01 January 2012

SHAKESPEARE CLEAN UP

We have reached the denouement in our study of Shakespeare with some loose ends to be tied up:  tableau vivant for Hamlet happens next week, and the Macbeth test is on the horizon, but most of us have decided on our assessment of the Bard. Me, I'm in heaven. I loved teaching all three plays at once, and did not start quoting the wrong play in the wrong class. AP Lit indulged me in discussion of thematic and symbolic similarities once or twice, but it was for their own good (I told them this. I am sure they believe me). And I got better in steering my young friends' observations and reactions.
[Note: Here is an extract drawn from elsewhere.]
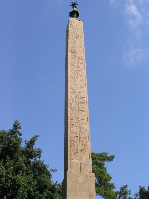 Beschreibung: Antinous-Obelisk auf dem Pincio in Rom; Quelle: selbst fotografiert am 6.9.2004, frei für alle und jeden Fotograf oder Zeichner: Maus-Trauden

 The outstanding part for learner Healigan was my deeper emotional connection with each of the plays. I know that I FEEL them better. I started the month knowing that Hamlet was the best of the three, but I ended knowing that it was poetry alone that gave Ham the edge over Lear. Lear shocked me with its wildness and the tremendous sorrow I felt reading it. Maybe it is my age--those children could have been mine, at least age-wise. And Macbeth is so great to teach: the arc of character and plot are in total sync. The ending leaves no ambiguity--I think that is a good thing for 16-year-olds, whose lives are so rife with ambiguity and equivocation. Good conquers evil, justice is served and all is right with the world.  We share so much more with the Elizabethans and their great chain of being than we want to admit.
Did you notice I have not mentioned the project or resolution for Lear? That's is because it gets its own post tomorrow--I am still grinning about how my Lear class rocked the playlist project LIKE A BOSS.